* AIM OF THE EXERCISE
Extract, word for word, each line from the line holding "organism: Plasmodium falciparum" through the end of the records. Omit every picture.

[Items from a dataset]
□ □ □ □

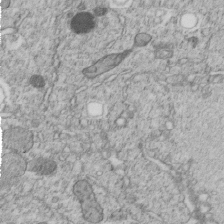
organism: C. elegans
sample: C. elegans embryo early stage
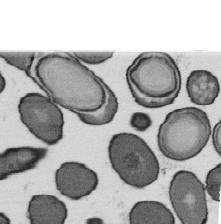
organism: B. subtilis
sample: Bacterial spore
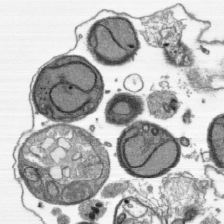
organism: Plasmodium falciparum
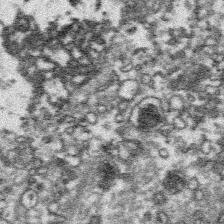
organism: Platynereis dumerilii
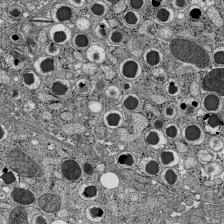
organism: C57BL Mouse
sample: Pancreatic islet
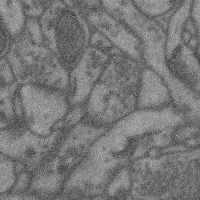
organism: Mouse
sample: Cerebral cortex
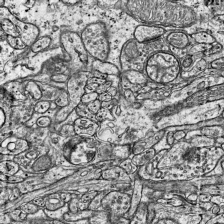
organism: Mouse
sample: Visual Cortex
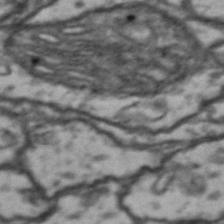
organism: Drosophila
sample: Brain
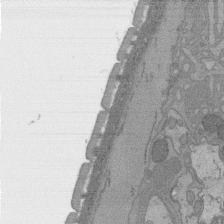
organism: C. elegans
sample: AFD neurons C. elegans
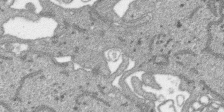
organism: Human
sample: Lung epithelial cells infected with SARS-CoV-2
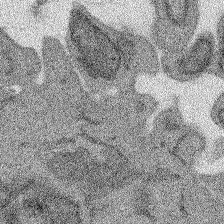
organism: Human
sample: HeLa cells

□ □ □ □

* OUTPUT OF THE TASK
organism: Plasmodium falciparum
organism: Platynereis dumerilii
organism: C57BL Mouse
sample: Pancreatic islet
organism: Mouse
sample: Cerebral cortex
organism: Mouse
sample: Visual Cortex
organism: Drosophila
sample: Brain
organism: C. elegans
sample: AFD neurons C. elegans
organism: Human
sample: Lung epithelial cells infected with SARS-CoV-2
organism: Human
sample: HeLa cells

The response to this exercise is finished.